Problem :: Look below for the line with "Facade der großen" and the line with "Brasão Pecchio - Pechis". Copy exactly those two lines and every line between, but not the pictures.

Available data ::
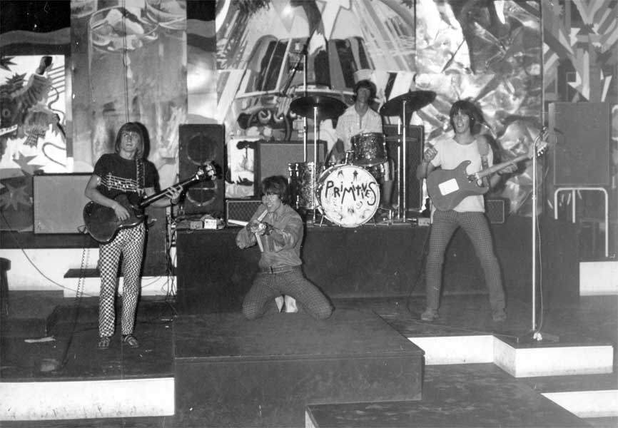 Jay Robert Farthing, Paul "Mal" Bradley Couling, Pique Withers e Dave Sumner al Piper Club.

...

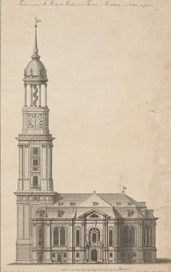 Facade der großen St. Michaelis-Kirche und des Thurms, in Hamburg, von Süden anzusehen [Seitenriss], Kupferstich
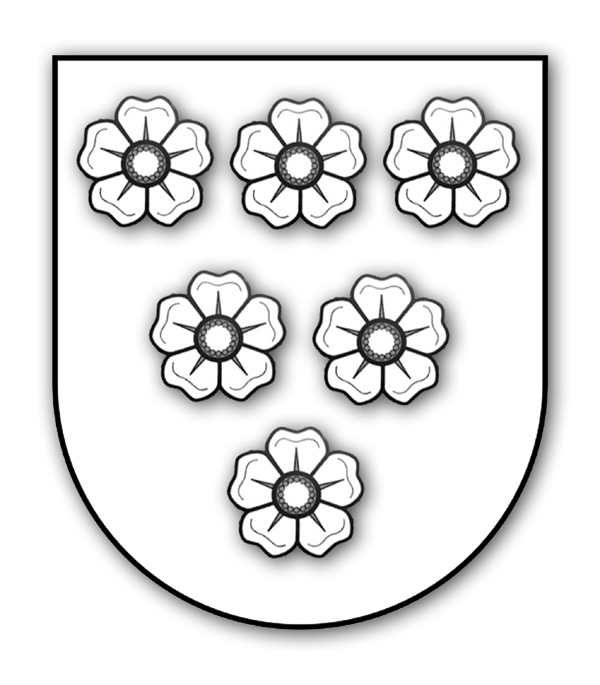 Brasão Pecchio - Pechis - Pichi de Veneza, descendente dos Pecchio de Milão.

Solution to the exercise ::
 Facade der großen St. Michaelis-Kirche und des Thurms, in Hamburg, von Süden anzusehen [Seitenriss], Kupferstich
 Brasão Pecchio - Pechis - Pichi de Veneza, descendente dos Pecchio de Milão.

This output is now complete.